Here are the major pros and cons of choosing stocks over options.

Stocks Trading Pros

  • Highly liquid (especially common stock in big-cap stocks).
  • Easy to sell and buy without first mastering a steep learning curve.
  • Stocks can help to cushion your portfolio against future economic inflation.
  • Stocks that pay dividends can potentially provide both short-term and long-term investment gains.

Stocks Trading Cons

  • Market volatility makes stocks a high-risk investment overall.
  • Common stock holders will be paid after creditors, bond holders and preferred stock holders if a company goes into bankruptcy, which means there is a chance of losing your entire investment.
  • It can be hard to maintain a diversified portfolio by investing in straight stocks.
  • Trading fees can cut into profitability.

Can You Invest in Both Stocks and Options?

There is nothing that says you cannot invest in both stocks and options at the same time.

So perhaps the better question is whether you would want to.

Now that you understand the different function stocks and options can serve in your investment portfolio, it is hopefully becoming clearer that trading stocks and trading options requires two different sets of learning tools and skill sets.

In general, trading options is the purvue of the active, hands-on trader who is seeking short-term gains.

In contrast, trading stocks tends to be the bailiwick of the trader who has their eye on the long-term prize – outwitting inflation while outperforming the market as a whole over the long-term.

That is not to say the two can’t or won’t ever overlap. To decide which is the best investment for your needs and goals, options vs stocks, start by analyzing what kind of trader you are.

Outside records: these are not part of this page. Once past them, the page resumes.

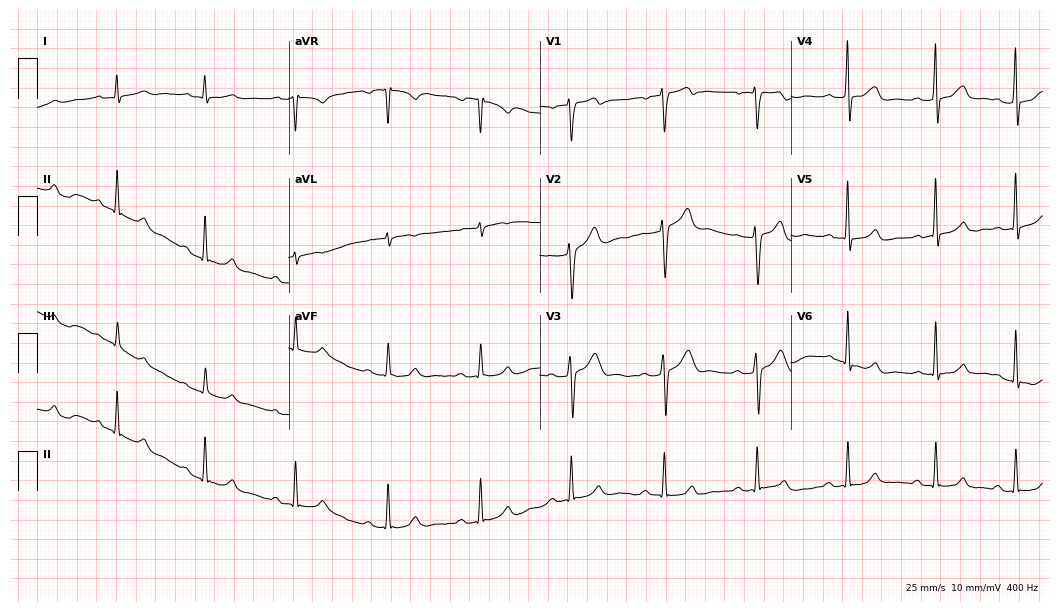
Resting 12-lead electrocardiogram (10.2-second recording at 400 Hz). Patient: a 33-year-old man. Read as a normal ECG.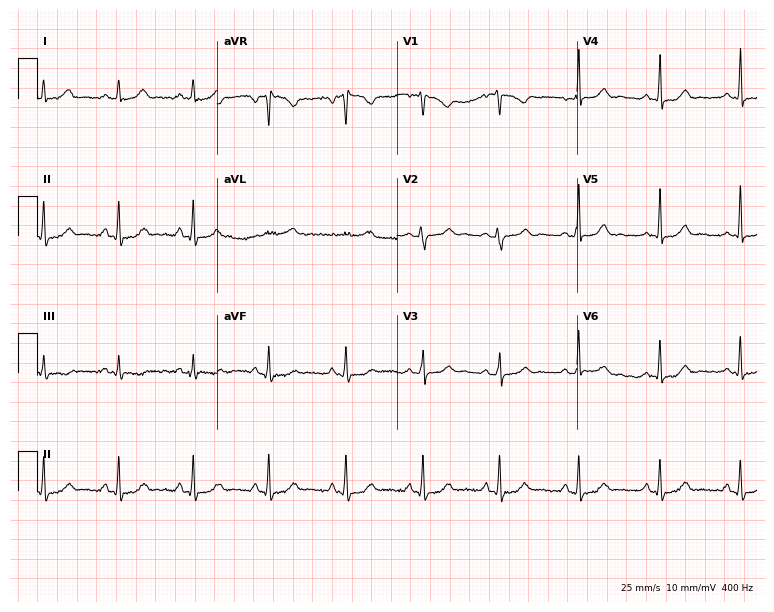
12-lead ECG from a 33-year-old woman. Recorded interpretation: within normal limits.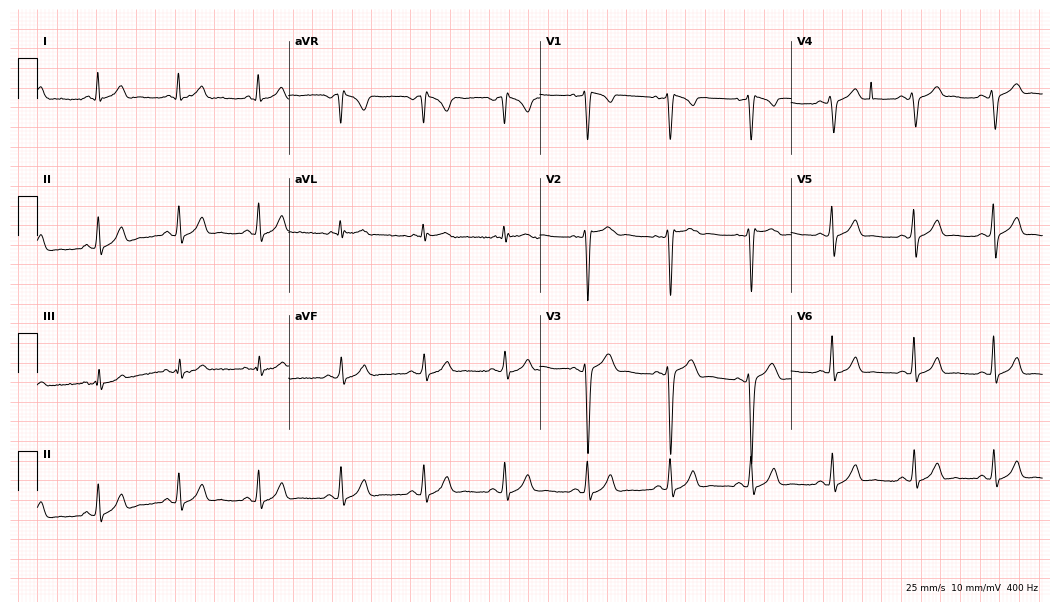
Standard 12-lead ECG recorded from a man, 25 years old (10.2-second recording at 400 Hz). None of these six findings is recorded: first-degree AV block, right bundle branch block (RBBB), left bundle branch block (LBBB), sinus bradycardia, atrial fibrillation (AF), sinus tachycardia. Other findings, if any, are not listed.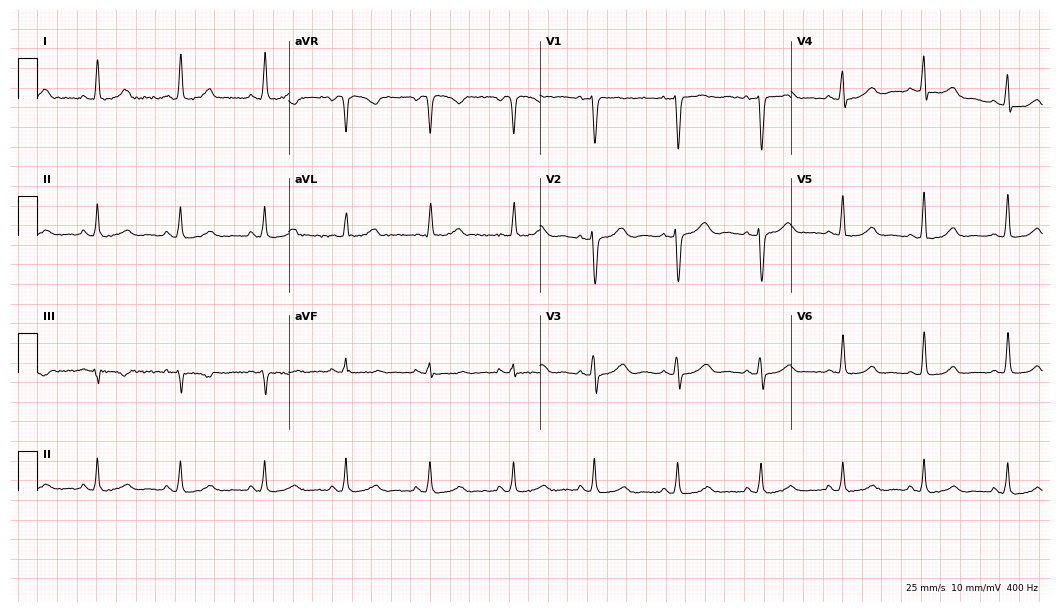
Resting 12-lead electrocardiogram (10.2-second recording at 400 Hz). Patient: a 58-year-old female. None of these six findings is recorded: first-degree AV block, right bundle branch block (RBBB), left bundle branch block (LBBB), sinus bradycardia, atrial fibrillation (AF), sinus tachycardia.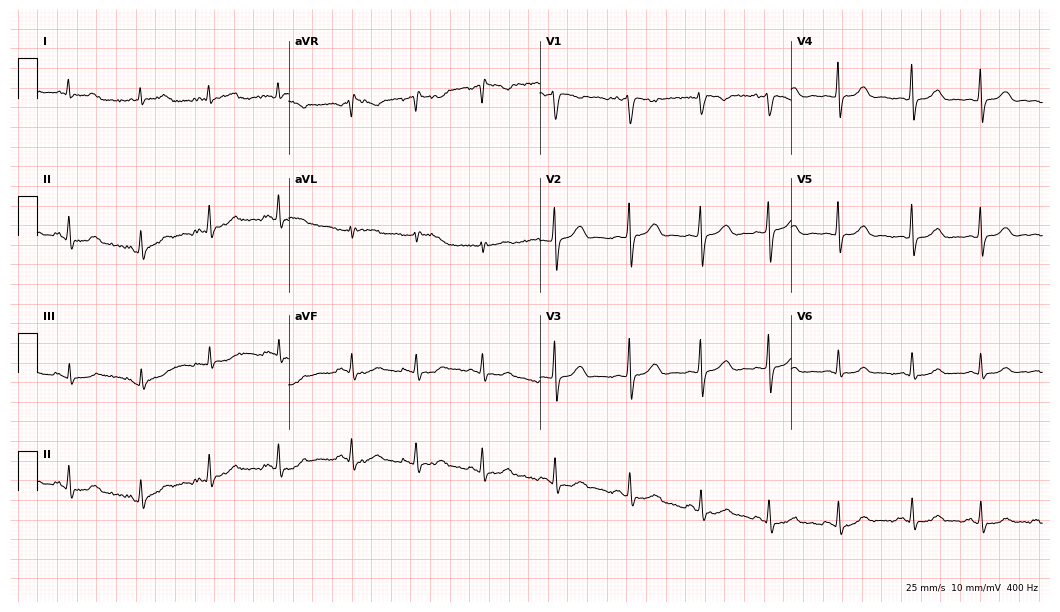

Do you have a strong degree of interest in learning the often complex ins and outs of options trading and the time to take a hands-on, active role in your short-term trading decisions day to day?

If you answered “yes,” then options trading may be the right fit for you.

Do you have less time right now to shepherd your investment portfolio through the sometimes stressful daily market fluctuations as you save towards retirement or a big long-term future financial goal?

If this sounds more like you, trading stocks may be a better choice for you at this present time.

What’s a Better Long-Term Investment: Stocks or Options?

Like all securities, stocks and options each have their place in a diversified investment portfolio.

However, when comparing options vs stocks, here most financial experts are in agreement that stocks represent a better long-term investment than options.

All reviews, research, news and assessments of any kind on The Tokenist are compiled using a strict editorial review process by our editorial team. Neither our writers nor our editors receive direct compensation of any kind to publish information on Our company, Tokenist Media LLC, is community supported and may receive a small commission when you purchase products or services through links on our website. Click here for a full list of our partners and an in-depth explanation on how we get paid.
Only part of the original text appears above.